# RZR S 800 Brakes Sticking...Anyone??



## muddaddict

I have an 09 RZR S 800 with 700 miles on it. I have had it sitting for about 3 months without being ridden. Anyway, I had a brand new motor dropped in it and since Ive had it home, I noticed the brakes are engaged at all times, as if I am pressing the brakes down. Sometimes I can roll it forward and then in reverse and it will free up. Or, sometimes it will start out stuck and if I let the bike sit for a while, they will release. Its the craziest thing. I have no idea where to start. My wife does ride a lot of water/mud so maybe the brake pedal is rusty?? Or maybe something go into the master cylinder and caused one of the valves to stick?? Anyway, if there is anyone has had some experience with this issue, please let me know some pointers on how to get it fixed. 

Things I have already tried: 
Checking Fluid level 
Checked for built up pressure 
WD40'd the entire brake system 
Checked for bent, broken, pinched, leaking lines 

Any help is greatly appreciated.


----------



## muddaholic 09

well Ill say this. my breaks froze up on me due to a very bad choice.
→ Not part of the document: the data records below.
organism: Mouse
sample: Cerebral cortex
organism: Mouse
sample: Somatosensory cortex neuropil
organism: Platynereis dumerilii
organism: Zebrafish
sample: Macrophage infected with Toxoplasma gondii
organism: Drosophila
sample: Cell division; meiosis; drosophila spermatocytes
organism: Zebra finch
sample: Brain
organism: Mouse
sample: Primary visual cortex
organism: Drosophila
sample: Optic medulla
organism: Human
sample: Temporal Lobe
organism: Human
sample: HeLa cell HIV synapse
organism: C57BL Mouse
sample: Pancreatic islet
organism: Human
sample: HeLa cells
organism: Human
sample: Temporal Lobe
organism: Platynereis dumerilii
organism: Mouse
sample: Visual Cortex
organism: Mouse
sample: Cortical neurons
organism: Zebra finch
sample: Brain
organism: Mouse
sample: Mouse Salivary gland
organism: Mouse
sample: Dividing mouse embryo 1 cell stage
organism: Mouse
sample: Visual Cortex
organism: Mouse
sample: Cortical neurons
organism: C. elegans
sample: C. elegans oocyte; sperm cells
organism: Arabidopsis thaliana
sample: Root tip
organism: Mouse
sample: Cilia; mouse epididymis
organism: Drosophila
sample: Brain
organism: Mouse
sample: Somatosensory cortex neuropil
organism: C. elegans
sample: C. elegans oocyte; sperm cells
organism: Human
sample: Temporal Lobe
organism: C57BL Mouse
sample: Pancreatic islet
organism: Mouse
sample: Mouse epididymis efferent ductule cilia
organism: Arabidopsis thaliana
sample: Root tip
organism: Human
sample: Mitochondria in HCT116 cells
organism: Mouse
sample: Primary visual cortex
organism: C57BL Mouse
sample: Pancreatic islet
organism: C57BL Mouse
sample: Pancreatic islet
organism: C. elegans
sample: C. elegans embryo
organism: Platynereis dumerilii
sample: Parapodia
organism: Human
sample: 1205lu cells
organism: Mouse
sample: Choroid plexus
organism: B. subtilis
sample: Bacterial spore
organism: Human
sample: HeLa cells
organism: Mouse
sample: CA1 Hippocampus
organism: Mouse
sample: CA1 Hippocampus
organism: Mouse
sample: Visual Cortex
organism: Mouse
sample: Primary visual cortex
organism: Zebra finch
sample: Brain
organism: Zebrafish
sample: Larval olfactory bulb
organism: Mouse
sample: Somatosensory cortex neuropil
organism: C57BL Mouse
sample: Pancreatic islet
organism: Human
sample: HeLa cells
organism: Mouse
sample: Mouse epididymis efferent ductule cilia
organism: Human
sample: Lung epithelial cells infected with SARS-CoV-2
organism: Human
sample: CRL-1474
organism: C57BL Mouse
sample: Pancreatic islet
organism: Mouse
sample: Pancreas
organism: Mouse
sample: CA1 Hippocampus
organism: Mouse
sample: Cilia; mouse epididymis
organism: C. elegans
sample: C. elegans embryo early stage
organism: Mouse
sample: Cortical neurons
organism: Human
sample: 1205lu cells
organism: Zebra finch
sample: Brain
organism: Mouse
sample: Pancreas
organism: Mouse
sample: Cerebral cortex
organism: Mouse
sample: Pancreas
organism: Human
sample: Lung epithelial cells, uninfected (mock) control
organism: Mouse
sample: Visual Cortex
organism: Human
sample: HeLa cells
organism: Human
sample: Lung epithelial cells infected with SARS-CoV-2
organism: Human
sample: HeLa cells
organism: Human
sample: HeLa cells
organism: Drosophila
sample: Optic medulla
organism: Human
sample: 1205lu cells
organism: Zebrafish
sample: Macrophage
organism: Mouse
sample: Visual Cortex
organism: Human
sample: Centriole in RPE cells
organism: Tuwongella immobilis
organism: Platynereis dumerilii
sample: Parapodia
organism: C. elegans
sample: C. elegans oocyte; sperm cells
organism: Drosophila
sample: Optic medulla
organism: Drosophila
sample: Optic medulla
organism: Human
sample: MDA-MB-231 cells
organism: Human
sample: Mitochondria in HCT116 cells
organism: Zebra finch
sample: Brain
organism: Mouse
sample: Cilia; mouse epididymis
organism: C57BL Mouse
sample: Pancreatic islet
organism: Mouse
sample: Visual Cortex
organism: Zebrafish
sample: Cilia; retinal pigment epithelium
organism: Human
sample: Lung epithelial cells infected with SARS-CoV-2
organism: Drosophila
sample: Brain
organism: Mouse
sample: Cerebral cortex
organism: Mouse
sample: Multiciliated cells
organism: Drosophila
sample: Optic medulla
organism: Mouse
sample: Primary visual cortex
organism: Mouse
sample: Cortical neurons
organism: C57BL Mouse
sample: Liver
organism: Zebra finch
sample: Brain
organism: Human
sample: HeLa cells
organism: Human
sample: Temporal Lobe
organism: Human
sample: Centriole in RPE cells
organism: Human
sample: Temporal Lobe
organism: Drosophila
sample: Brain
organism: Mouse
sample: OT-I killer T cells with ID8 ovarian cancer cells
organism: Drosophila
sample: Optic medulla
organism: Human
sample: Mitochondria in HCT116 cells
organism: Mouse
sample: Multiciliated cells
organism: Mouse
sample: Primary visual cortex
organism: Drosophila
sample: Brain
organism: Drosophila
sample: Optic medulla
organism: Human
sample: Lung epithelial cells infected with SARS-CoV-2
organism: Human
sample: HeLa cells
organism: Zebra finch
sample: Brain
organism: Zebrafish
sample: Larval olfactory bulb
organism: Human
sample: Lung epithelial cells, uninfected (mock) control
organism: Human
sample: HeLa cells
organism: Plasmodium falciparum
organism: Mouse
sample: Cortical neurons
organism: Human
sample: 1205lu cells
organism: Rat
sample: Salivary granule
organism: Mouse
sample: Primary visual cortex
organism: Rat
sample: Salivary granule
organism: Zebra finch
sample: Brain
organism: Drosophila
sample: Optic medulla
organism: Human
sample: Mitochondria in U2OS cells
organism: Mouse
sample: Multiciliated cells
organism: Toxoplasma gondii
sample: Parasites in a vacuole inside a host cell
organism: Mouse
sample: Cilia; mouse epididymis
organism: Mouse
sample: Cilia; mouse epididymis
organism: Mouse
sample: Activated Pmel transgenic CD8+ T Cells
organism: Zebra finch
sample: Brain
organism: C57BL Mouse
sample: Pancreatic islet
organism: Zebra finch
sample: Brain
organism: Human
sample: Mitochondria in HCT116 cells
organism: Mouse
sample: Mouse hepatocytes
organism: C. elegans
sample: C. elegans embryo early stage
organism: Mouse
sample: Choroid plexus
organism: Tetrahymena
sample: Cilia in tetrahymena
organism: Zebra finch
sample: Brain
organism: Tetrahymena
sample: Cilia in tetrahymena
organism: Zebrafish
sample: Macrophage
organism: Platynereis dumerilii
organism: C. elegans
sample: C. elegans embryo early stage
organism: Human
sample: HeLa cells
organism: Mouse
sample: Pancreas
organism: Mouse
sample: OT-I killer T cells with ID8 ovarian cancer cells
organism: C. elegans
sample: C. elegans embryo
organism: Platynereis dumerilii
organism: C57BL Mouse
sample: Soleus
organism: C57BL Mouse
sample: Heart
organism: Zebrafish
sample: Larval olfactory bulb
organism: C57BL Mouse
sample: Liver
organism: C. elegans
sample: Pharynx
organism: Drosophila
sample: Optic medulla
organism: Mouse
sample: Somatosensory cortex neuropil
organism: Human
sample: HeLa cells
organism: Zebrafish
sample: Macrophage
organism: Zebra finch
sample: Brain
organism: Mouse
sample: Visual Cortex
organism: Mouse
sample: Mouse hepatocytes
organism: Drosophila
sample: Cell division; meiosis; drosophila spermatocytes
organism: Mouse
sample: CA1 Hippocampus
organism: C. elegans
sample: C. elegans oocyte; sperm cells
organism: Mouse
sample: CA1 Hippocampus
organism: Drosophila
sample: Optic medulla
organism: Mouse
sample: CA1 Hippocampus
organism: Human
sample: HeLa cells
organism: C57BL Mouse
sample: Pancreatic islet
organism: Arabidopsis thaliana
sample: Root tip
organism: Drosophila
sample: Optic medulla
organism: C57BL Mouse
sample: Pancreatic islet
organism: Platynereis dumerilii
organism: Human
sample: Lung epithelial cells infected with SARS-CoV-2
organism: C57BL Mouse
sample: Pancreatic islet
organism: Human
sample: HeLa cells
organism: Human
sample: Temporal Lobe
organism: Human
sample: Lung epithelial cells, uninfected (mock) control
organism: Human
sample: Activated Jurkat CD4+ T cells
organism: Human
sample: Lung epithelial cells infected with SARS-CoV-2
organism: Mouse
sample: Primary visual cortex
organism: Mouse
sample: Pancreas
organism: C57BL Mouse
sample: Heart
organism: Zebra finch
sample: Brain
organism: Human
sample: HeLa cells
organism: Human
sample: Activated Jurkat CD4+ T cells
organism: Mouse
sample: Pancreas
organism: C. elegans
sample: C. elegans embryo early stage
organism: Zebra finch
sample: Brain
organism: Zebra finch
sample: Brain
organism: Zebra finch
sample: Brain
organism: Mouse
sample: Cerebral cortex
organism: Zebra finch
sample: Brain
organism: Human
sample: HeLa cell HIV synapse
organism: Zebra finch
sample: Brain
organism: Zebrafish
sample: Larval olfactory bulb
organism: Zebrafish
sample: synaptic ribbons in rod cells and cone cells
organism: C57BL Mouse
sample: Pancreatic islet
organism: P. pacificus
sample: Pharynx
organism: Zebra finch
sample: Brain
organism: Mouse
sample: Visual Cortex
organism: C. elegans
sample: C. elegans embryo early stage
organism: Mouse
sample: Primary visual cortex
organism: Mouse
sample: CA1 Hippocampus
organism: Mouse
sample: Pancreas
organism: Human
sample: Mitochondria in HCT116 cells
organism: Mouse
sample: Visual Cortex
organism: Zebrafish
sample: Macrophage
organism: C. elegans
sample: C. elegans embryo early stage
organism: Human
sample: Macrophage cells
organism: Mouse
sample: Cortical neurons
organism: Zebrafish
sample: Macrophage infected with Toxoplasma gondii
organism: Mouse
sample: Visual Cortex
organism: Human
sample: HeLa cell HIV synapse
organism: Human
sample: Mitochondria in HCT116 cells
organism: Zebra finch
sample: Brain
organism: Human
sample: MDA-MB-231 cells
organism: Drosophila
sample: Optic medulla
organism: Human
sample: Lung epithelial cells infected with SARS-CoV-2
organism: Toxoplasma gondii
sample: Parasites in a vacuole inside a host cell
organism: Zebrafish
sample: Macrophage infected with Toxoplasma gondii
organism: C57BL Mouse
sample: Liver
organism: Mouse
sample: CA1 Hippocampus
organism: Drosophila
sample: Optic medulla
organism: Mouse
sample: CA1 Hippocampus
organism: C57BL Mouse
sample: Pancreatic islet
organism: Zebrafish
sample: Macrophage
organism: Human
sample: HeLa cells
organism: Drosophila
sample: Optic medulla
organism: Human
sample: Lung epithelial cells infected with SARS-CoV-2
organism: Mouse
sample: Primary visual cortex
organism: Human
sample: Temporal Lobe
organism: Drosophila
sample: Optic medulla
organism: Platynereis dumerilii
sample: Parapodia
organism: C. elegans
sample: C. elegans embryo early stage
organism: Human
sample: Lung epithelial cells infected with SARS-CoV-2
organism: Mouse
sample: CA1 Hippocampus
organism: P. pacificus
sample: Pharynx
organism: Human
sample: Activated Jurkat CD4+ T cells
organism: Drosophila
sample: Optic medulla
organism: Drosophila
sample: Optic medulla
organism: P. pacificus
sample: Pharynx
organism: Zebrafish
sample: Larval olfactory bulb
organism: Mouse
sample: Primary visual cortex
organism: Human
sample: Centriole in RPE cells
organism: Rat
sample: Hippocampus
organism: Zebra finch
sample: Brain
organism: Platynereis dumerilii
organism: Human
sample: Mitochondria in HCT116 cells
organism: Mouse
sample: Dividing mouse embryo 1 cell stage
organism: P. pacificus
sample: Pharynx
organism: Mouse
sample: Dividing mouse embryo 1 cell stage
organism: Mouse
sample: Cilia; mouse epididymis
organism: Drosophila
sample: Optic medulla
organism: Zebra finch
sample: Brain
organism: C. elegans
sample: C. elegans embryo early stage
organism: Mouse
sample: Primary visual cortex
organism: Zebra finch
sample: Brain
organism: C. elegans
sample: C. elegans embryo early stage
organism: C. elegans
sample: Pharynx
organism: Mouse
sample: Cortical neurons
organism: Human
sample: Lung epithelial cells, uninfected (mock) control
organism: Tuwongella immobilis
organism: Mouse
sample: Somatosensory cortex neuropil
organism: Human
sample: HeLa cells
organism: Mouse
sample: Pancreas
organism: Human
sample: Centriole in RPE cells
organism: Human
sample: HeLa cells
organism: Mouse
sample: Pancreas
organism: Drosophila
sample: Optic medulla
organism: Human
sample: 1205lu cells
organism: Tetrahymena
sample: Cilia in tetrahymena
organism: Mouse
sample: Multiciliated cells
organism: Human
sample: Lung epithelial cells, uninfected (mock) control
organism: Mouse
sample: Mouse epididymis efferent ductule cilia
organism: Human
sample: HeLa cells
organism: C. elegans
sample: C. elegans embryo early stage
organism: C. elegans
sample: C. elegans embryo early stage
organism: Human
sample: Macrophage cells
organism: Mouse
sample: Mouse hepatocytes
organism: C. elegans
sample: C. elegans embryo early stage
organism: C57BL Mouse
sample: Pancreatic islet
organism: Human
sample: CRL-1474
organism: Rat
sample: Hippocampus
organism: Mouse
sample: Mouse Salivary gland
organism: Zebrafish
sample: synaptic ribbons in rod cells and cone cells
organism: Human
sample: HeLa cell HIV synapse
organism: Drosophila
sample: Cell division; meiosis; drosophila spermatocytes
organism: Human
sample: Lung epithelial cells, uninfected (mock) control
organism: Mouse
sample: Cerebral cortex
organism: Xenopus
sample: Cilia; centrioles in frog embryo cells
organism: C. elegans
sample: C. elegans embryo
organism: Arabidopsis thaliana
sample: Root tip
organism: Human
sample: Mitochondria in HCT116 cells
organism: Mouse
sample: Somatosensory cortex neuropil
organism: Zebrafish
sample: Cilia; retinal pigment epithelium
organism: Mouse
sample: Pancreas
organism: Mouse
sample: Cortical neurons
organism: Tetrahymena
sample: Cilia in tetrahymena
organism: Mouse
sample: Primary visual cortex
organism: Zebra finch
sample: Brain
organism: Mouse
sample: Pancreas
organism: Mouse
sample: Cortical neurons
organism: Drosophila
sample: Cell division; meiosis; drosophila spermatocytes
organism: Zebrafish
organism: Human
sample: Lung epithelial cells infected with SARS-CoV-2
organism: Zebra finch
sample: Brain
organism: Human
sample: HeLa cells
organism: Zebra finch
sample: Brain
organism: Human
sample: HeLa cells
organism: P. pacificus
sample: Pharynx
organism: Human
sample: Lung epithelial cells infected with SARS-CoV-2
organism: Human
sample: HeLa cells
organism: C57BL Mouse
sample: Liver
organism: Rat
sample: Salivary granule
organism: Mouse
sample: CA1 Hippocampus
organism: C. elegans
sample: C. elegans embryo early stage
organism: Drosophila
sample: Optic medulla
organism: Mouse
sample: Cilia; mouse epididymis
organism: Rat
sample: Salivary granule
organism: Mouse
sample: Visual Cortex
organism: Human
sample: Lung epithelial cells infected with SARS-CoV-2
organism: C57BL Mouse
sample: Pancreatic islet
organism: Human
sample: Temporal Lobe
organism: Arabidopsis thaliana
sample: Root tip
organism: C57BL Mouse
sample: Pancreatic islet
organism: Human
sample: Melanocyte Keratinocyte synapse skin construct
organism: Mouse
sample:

I broke a break line at nats this year so I pinched it off. here is the really bad choice I made, but it was all I had at the time. so let me make this very clear to everyone TRANSIMATION fluid does not work in the break system of a rzr. it did however work of sat night but we did a lot of water riding so the fluid stayed cool. but the next time I rode it the master cylinder seals gave out and the breaks locked up. everyone said I would have been better off putting water in my breaks. but I trusted my friend cause he is an engineer for husk varna and is a pretty good mechanic.. but all and all it was a 125$ mistake that I got lucky and warnty covered it so I just let the dealership keep the new one and they gave me my money back. 

so let me say that if u can push ur breaks all the way with no pressure then ur master cylinder is prob bad.


----------